- Exercise objective: Which lines run from the line with "Philippe le Beau" to the end of the entries? Write out exactly those, leaving out the pictures.
== Segment start ==
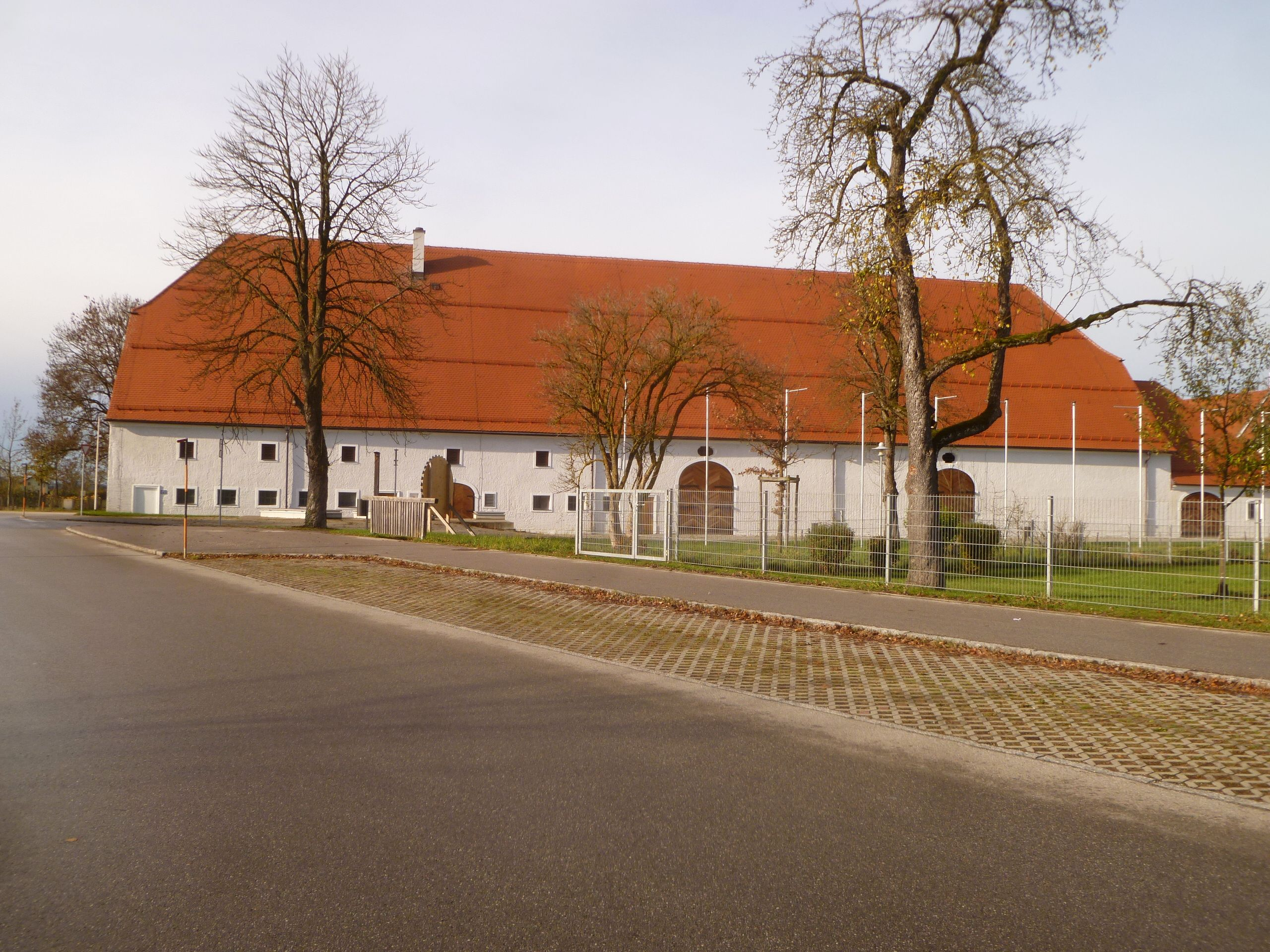 Gesamtanlage des ehem. Augustiner-Chorherrenklosters Ranshofen: Pfarrkirche (Stiftskirche), "Schlössl" (Klostertrakte), Meierhof, Friedhof mit Karner, Einfriedungsmauern mit Portalanlagen, Gartenbaudenkmale im ehem. Konventgarten; Reste von Vorgängerbauten
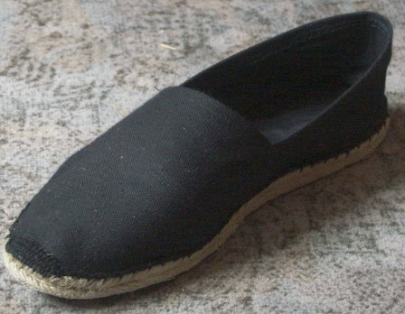 Espadrilles (straw shoe)
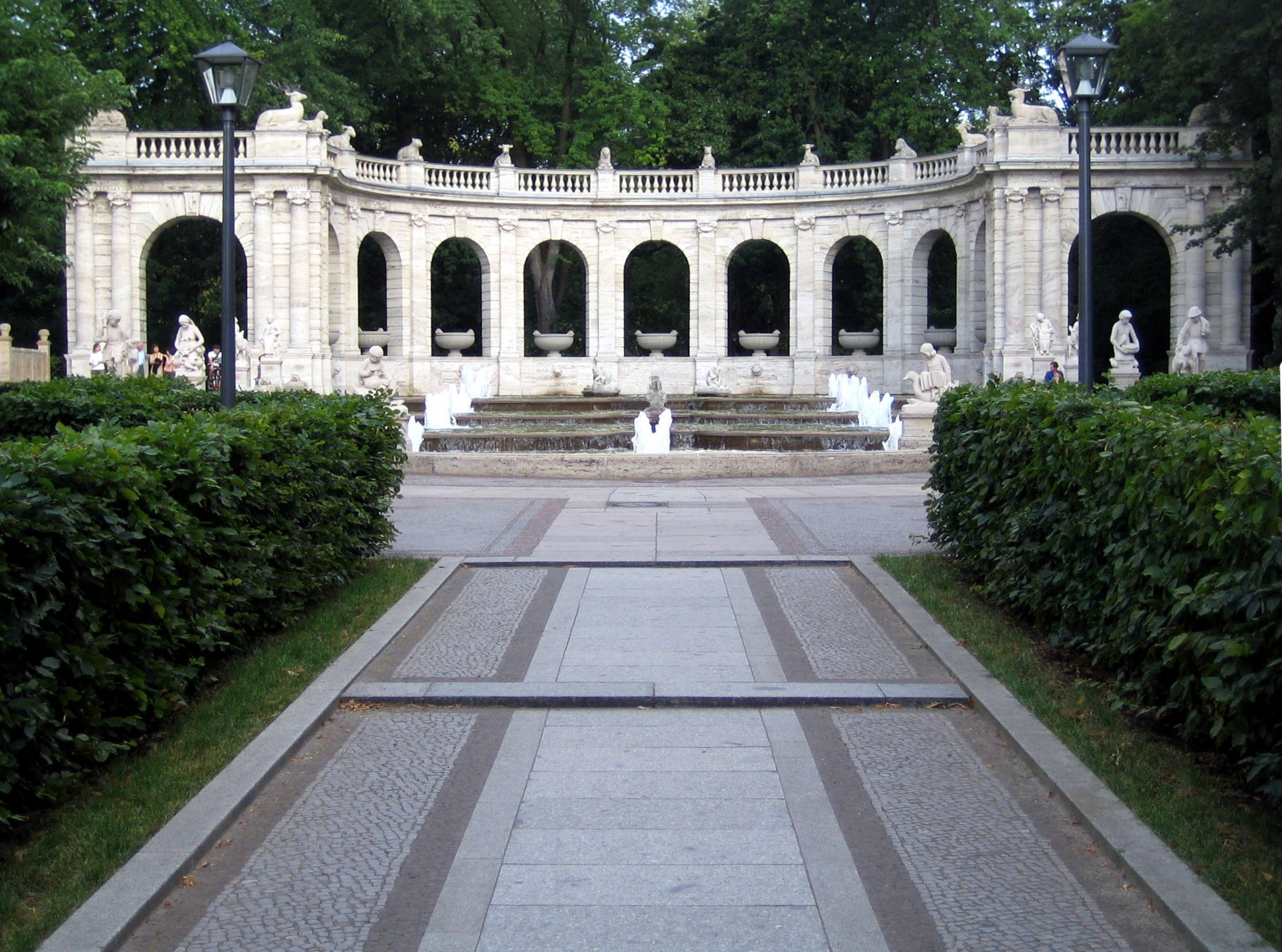 Märchenbrunnen im Berliner Volkspark Friedrichshain. Zugang mit Blick auf die Arkaden.
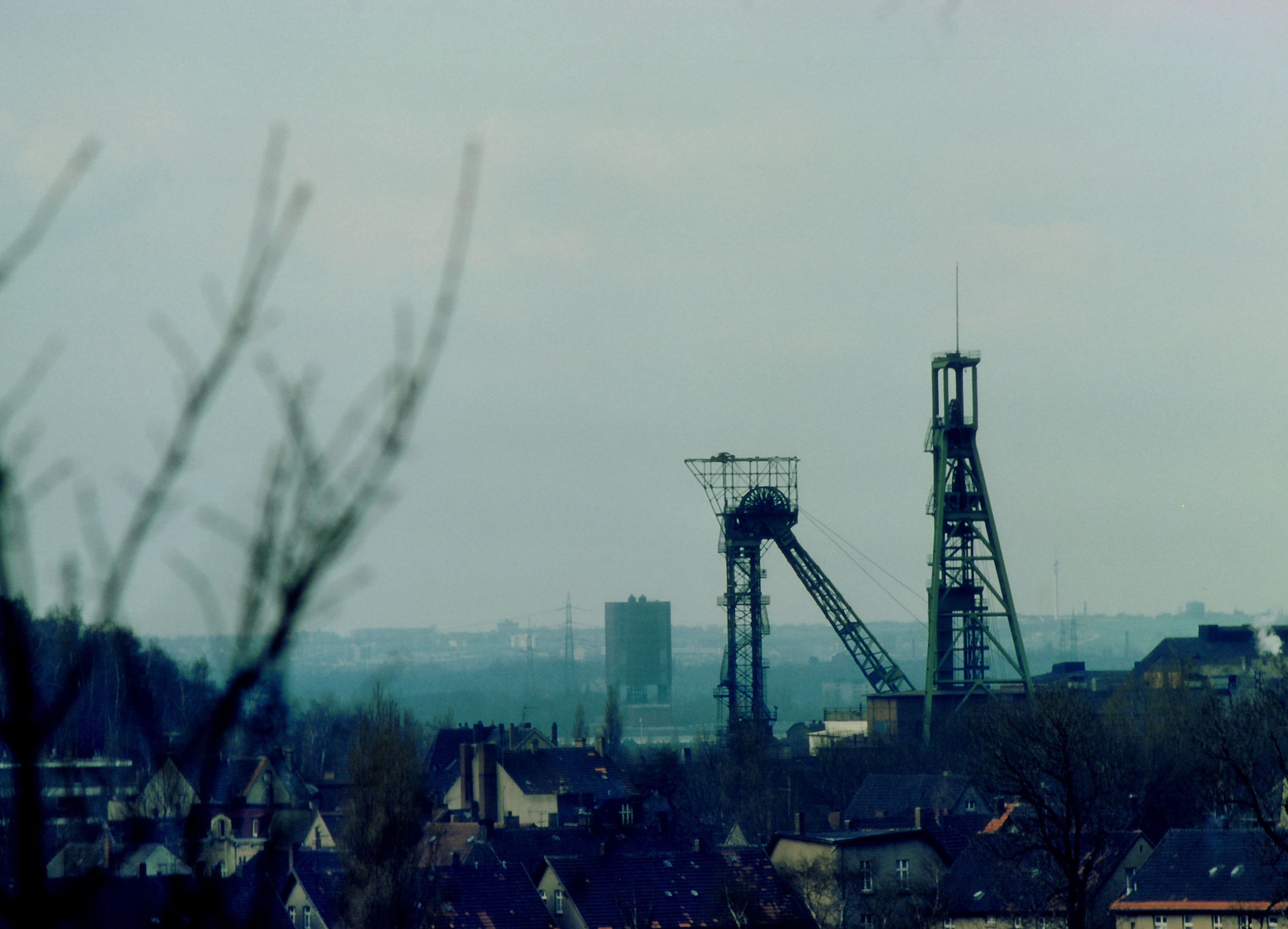 Zeche Mont Cenis Schächte 1 und 3 und im Hintergrund Schacht 6 der verbundenen Zeche Friedrich der Große. Am Horizont der Nordrand des Emschertales. Scan von einem Farbdia, Aufnahme mit einem Teleobjektiv.
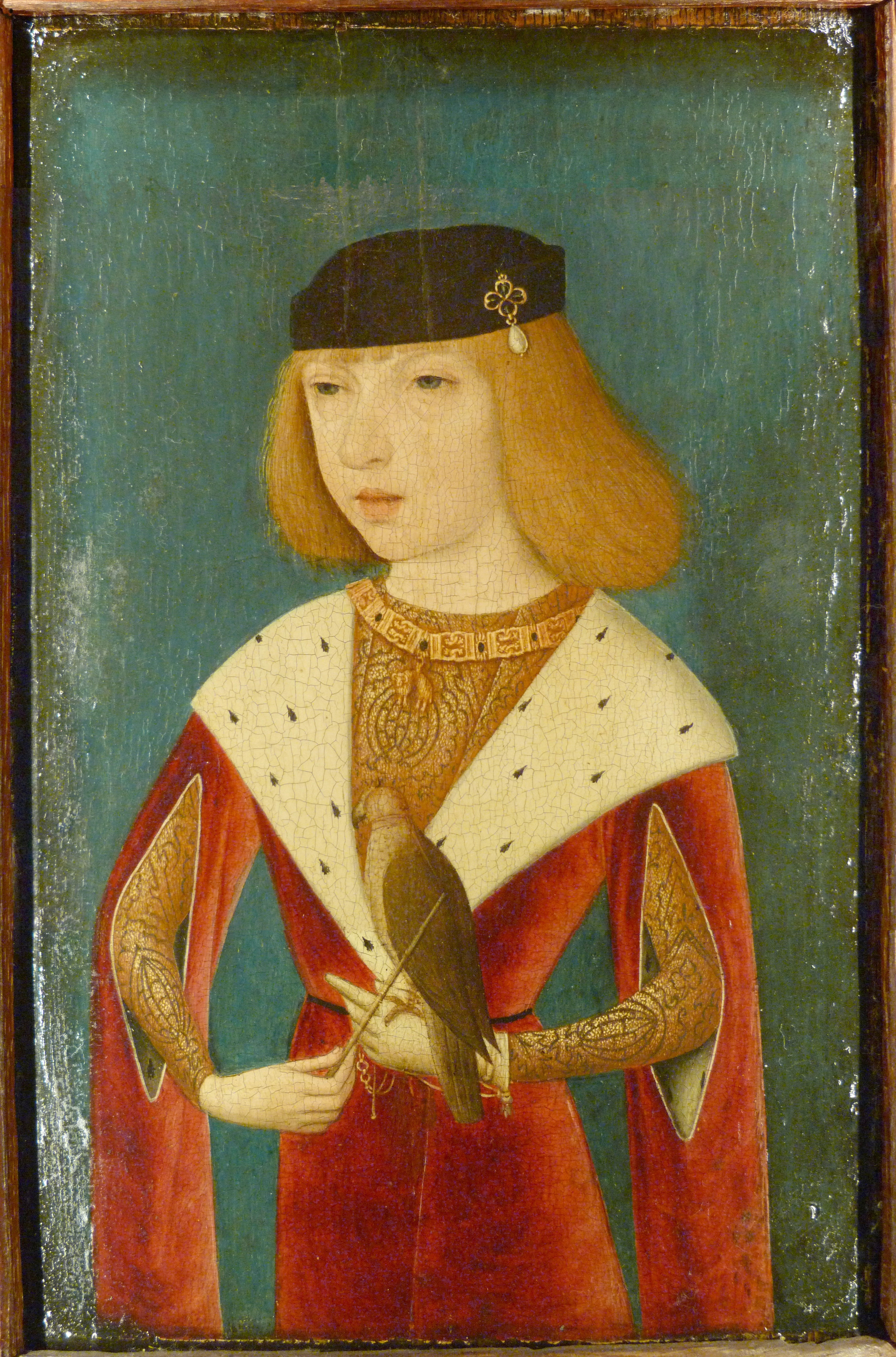 Philippe le Beau (1478-1506) tenant un faucon, (Restitution par assemblage de 3 clichés).
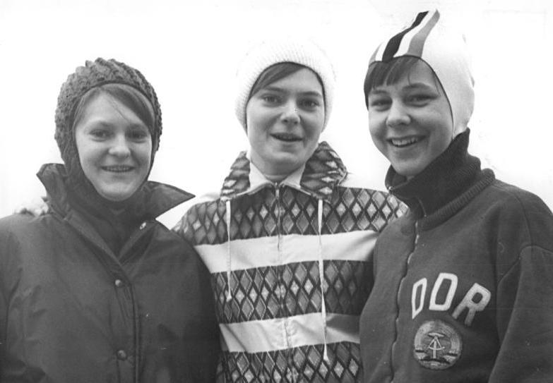 Sabine Klingbeil, Herlind Hürdler, Ruth Schleiermacher Zentralbild Wendorf Sche-Qu 12.2.1967 Berlin: Deutsche Jugendmeisterschaften im Eisschnellaufen Den Titel einer Deutschen Meisterin im Mehrkampf der weiblichen Jugend A sicherte sich am 12.2.1967 im Berliner Dynamo Forum Ruth Schleiermacher (rechts, SC Dynamo Berlin) vor den beiden TSC Läuferinnen Sabine Klingbeil (links) und Herlind Hürdler. Abgebildete Personen: Hürdler, Herlind: Eisschnelläuferin, DDR Schleiermacher, Ruth: Eisschnelläuferin, Olympiateilnehmerin 1968 und 1972, DDR
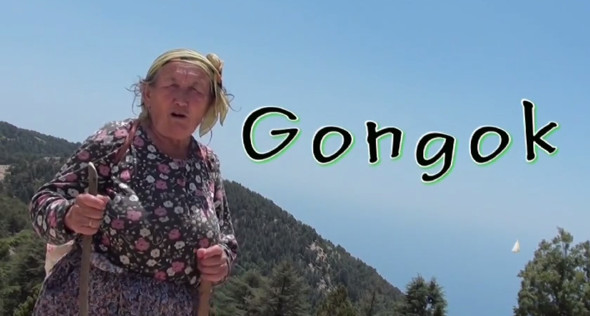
== Segment end ==
- Answer area:
 Philippe le Beau (1478-1506) tenant un faucon, (Restitution par assemblage de 3 clichés).
 Sabine Klingbeil, Herlind Hürdler, Ruth Schleiermacher Zentralbild Wendorf Sche-Qu 12.2.1967 Berlin: Deutsche Jugendmeisterschaften im Eisschnellaufen Den Titel einer Deutschen Meisterin im Mehrkampf der weiblichen Jugend A sicherte sich am 12.2.1967 im Berliner Dynamo Forum Ruth Schleiermacher (rechts, SC Dynamo Berlin) vor den beiden TSC Läuferinnen Sabine Klingbeil (links) und Herlind Hürdler. Abgebildete Personen: Hürdler, Herlind: Eisschnelläuferin, DDR Schleiermacher, Ruth: Eisschnelläuferin, Olympiateilnehmerin 1968 und 1972, DDR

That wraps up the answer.